**Records supplied:**
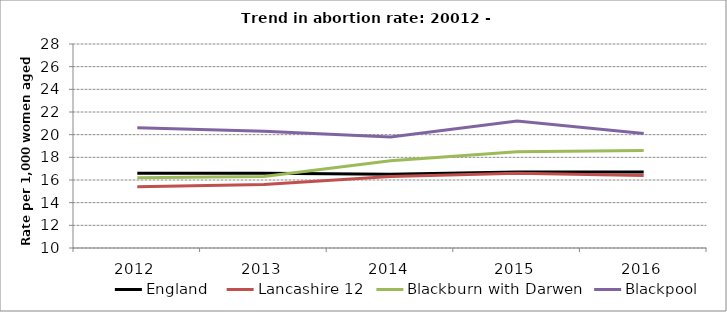
| Category | England  | Lancashire 12 | Blackburn with Darwen | Blackpool |
|---|---|---|---|---|
| 2012.0 | 16.6 | 15.4 | 16.2 | 20.6 |
| 2013.0 | 16.6 | 15.6 | 16.3 | 20.3 |
| 2014.0 | 16.5 | 16.3 | 17.7 | 19.8 |
| 2015.0 | 16.7 | 16.6 | 18.5 | 21.2 |
| 2016.0 | 16.7 | 16.4 | 18.6 | 20.1 |
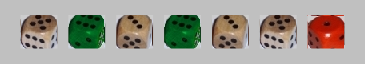
| Category | 1 | 2 | 3 | 4 | 5 | 6 |
|---|---|---|---|---|---|---|
| 5.0 | -1 | 0 | 0 | 0 | 1 | 0 |
| 6.0 | -1 | 0 | 0 | 0 | 0 | 1 |
| 3.0 | -1 | 0 | 1 | 0 | 0 | 0 |
| 6.0 | -1 | 0 | 0 | 0 | 0 | 1 |
| 3.0 | -1 | 0 | 1 | 0 | 0 | 0 |
| 5.0 | -1 | 0 | 0 | 0 | 1 | 0 |
| 1.0 | 1 | 0 | 0 | 0 | 0 | 0 |
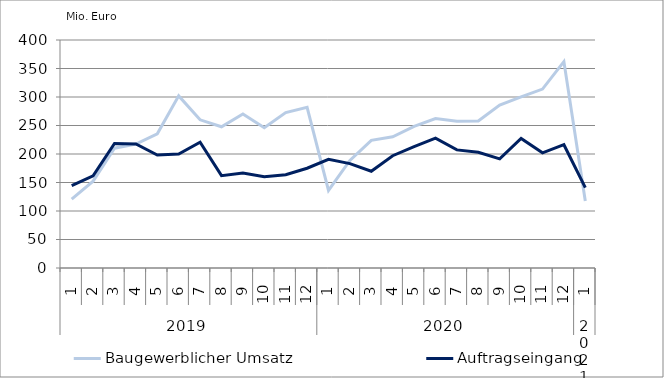
| Category | Baugewerblicher Umsatz | Auftragseingang |
|---|---|---|
| 0 | 120975.133 | 144510.881 |
| 1 | 152329.786 | 161685.201 |
| 2 | 210227.67 | 218455.879 |
| 3 | 217522.321 | 217610.064 |
| 4 | 235490.429 | 198110.439 |
| 5 | 301963.302 | 200012.086 |
| 6 | 259975.317 | 220559.061 |
| 7 | 247779.658 | 162059.723 |
| 8 | 270249.609 | 166829.611 |
| 9 | 245966.91 | 160120.773 |
| 10 | 272620.351 | 163589.389 |
| 11 | 281810.121 | 175051.247 |
| 12 | 136135.432 | 190647.086 |
| 13 | 188682.361 | 183141.14 |
| 14 | 224009.315 | 169770.009 |
| 15 | 230172.252 | 196979.845 |
| 16 | 248410.714 | 212955.83 |
| 17 | 262078.128 | 227853.487 |
| 18 | 257360.37 | 207209.188 |
| 19 | 257932.168 | 202976.091 |
| 20 | 285866.269 | 191463.844 |
| 21 | 300164.57 | 227245.467 |
| 22 | 313922.518 | 202060.636 |
| 23 | 362040.738 | 216296.504 |
| 24 | 117421.805 | 141020.655 |

**Exercise aim:** Leaving out all pictures, transcribe the listing exactly.

**Worked solution:**
| Category | England  | Lancashire 12 | Blackburn with Darwen | Blackpool |
|---|---|---|---|---|
| 2012.0 | 16.6 | 15.4 | 16.2 | 20.6 |
| 2013.0 | 16.6 | 15.6 | 16.3 | 20.3 |
| 2014.0 | 16.5 | 16.3 | 17.7 | 19.8 |
| 2015.0 | 16.7 | 16.6 | 18.5 | 21.2 |
| 2016.0 | 16.7 | 16.4 | 18.6 | 20.1 |
| Category | 1 | 2 | 3 | 4 | 5 | 6 |
|---|---|---|---|---|---|---|
| 5.0 | -1 | 0 | 0 | 0 | 1 | 0 |
| 6.0 | -1 | 0 | 0 | 0 | 0 | 1 |
| 3.0 | -1 | 0 | 1 | 0 | 0 | 0 |
| 6.0 | -1 | 0 | 0 | 0 | 0 | 1 |
| 3.0 | -1 | 0 | 1 | 0 | 0 | 0 |
| 5.0 | -1 | 0 | 0 | 0 | 1 | 0 |
| 1.0 | 1 | 0 | 0 | 0 | 0 | 0 |
| Category | Baugewerblicher Umsatz | Auftragseingang |
|---|---|---|
| 0 | 120975.133 | 144510.881 |
| 1 | 152329.786 | 161685.201 |
| 2 | 210227.67 | 218455.879 |
| 3 | 217522.321 | 217610.064 |
| 4 | 235490.429 | 198110.439 |
| 5 | 301963.302 | 200012.086 |
| 6 | 259975.317 | 220559.061 |
| 7 | 247779.658 | 162059.723 |
| 8 | 270249.609 | 166829.611 |
| 9 | 245966.91 | 160120.773 |
| 10 | 272620.351 | 163589.389 |
| 11 | 281810.121 | 175051.247 |
| 12 | 136135.432 | 190647.086 |
| 13 | 188682.361 | 183141.14 |
| 14 | 224009.315 | 169770.009 |
| 15 | 230172.252 | 196979.845 |
| 16 | 248410.714 | 212955.83 |
| 17 | 262078.128 | 227853.487 |
| 18 | 257360.37 | 207209.188 |
| 19 | 257932.168 | 202976.091 |
| 20 | 285866.269 | 191463.844 |
| 21 | 300164.57 | 227245.467 |
| 22 | 313922.518 | 202060.636 |
| 23 | 362040.738 | 216296.504 |
| 24 | 117421.805 | 141020.655 |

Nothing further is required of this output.